Cutting browse abandonment with Klaviyo

cutting browse abandonment with klaviyo

What is browse abandonment?

Browse abandonment happens when a visitor is browsing your ecommerce site but leaves without added to cart or purchasing.

Since on average only 6% of all ecommerce visitors add to cart, browse abandonment (or site abandonment) averages at 94%. It’s a big problem.

Abandoned browse vs abandoned cart vs abandoned checkout

There are a few ways you can describe web visits that don’t result in purchasing.

Abandoned checkout is visitors who got as far as the checkout, but then abandoned the site.

Abandoned cart is visitors who added to cart but not purchased. It could also include those who got to the checkout, but most email targeting would exclude the abandoned checkout for more precise targeting

Abandoned browse is visitors who didn’t even add to cart. Commonly it is targeted at users who at least viewed a product; someone who hasn’t seen your products is not even engaged in the ecommerce journey.

With browse abandonment, you are much less certain that the visitors have selected the products they really want to buy, and so typically the targeting is more broad.

How to reduce site abandonment on Shopify?

Users who browse for products on ecommerce stores typically do so anonymously. However, some users will have either signed up for your newsletter or purchased previously.

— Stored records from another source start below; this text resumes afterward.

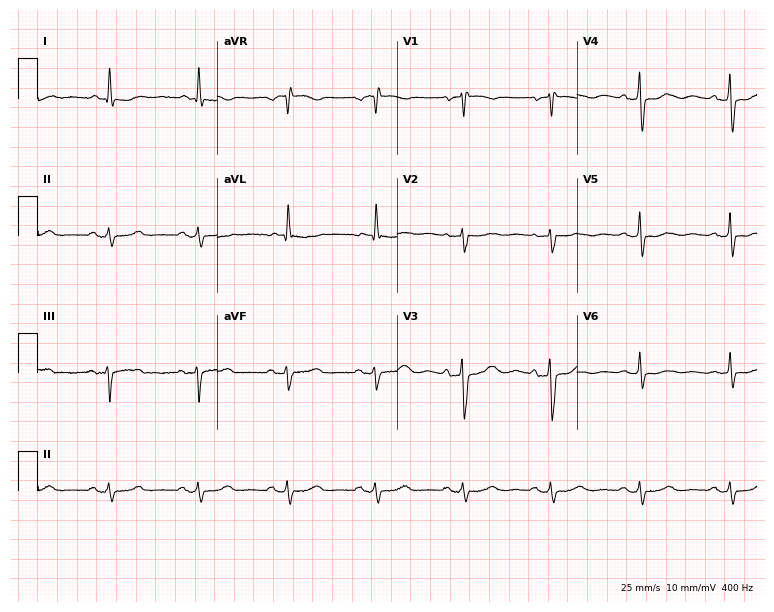
Resting 12-lead electrocardiogram (7.3-second recording at 400 Hz). Patient: a 64-year-old woman. None of these six findings is recorded: first-degree AV block, right bundle branch block, left bundle branch block, sinus bradycardia, atrial fibrillation, sinus tachycardia.
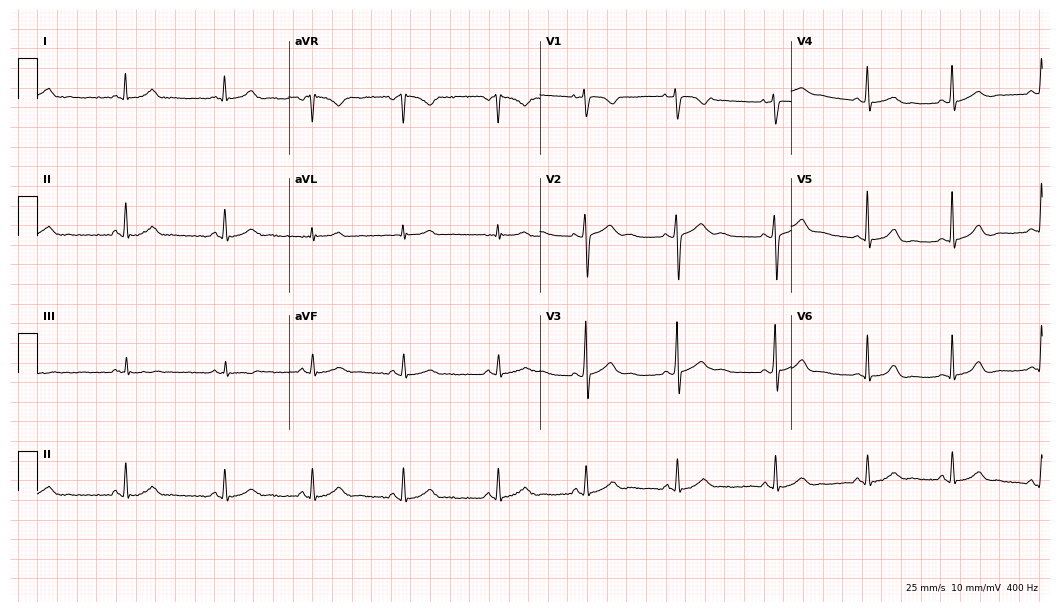
12-lead ECG from a female, 30 years old. Labelled as a normal ECG.
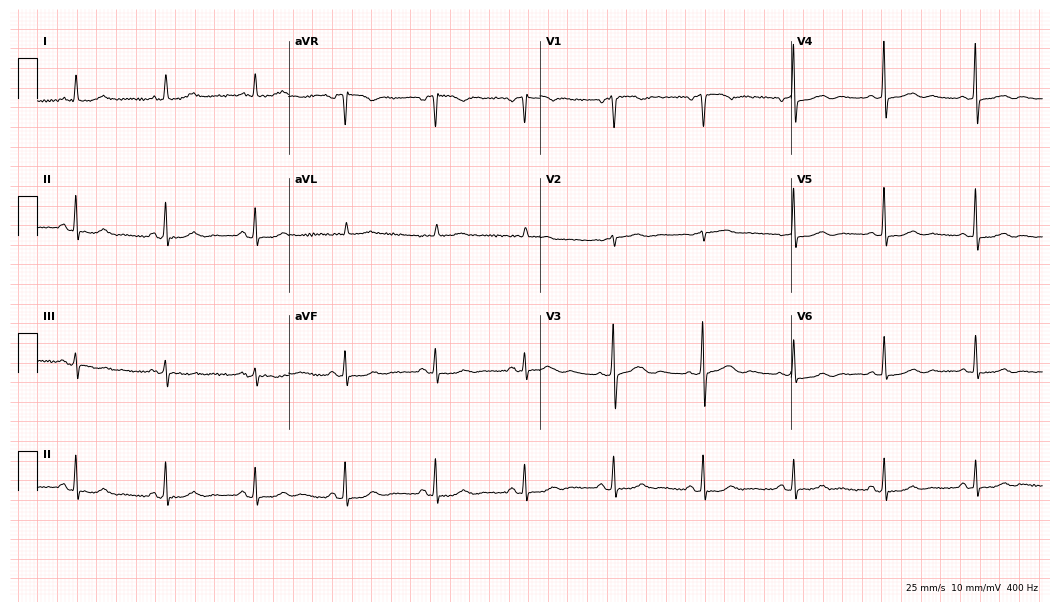
Electrocardiogram, a woman, 83 years old. Overall reading on record: normal ECG.
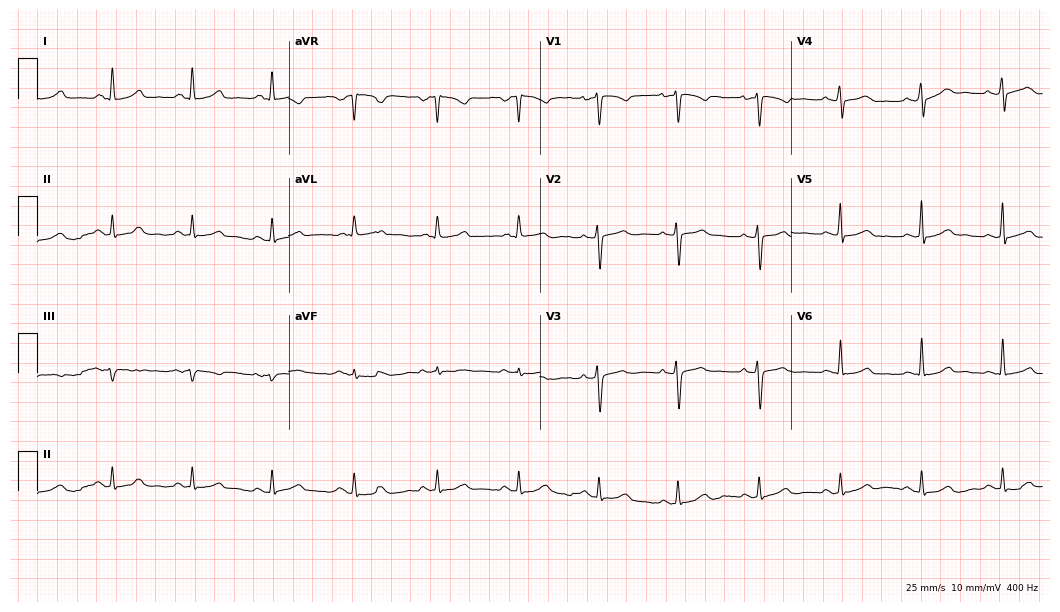
Electrocardiogram, a 42-year-old female. Overall reading on record: normal ECG.

For identifiable users (and this is the hard bit) you have the option to recover browse abandonment using email or SMS marketing.

With these email campaigns, you would aim to drive users back to the product they viewed on Shopify (or a similar product) to encourage them to add to cart.

For this article, I’ll focus on how to do this using Klaviyo, but the principles apply to other email marketing solutions.

Is it legal to send browse abandonment emails?

Yes, it’s legal so long as the customer consents to email marketing.

The requirements for consent vary by country, but browse abandonment emails are no different from any other email marketing.

In the US and Canada, customers have a right to opt out of marketing emails. To avoid getting spam complaints – which may block your Klaviyo account – you need to respect that right when sending browse abandonment emails. The easiest way to do so is by enabling global unsubscribes in Klaviyo.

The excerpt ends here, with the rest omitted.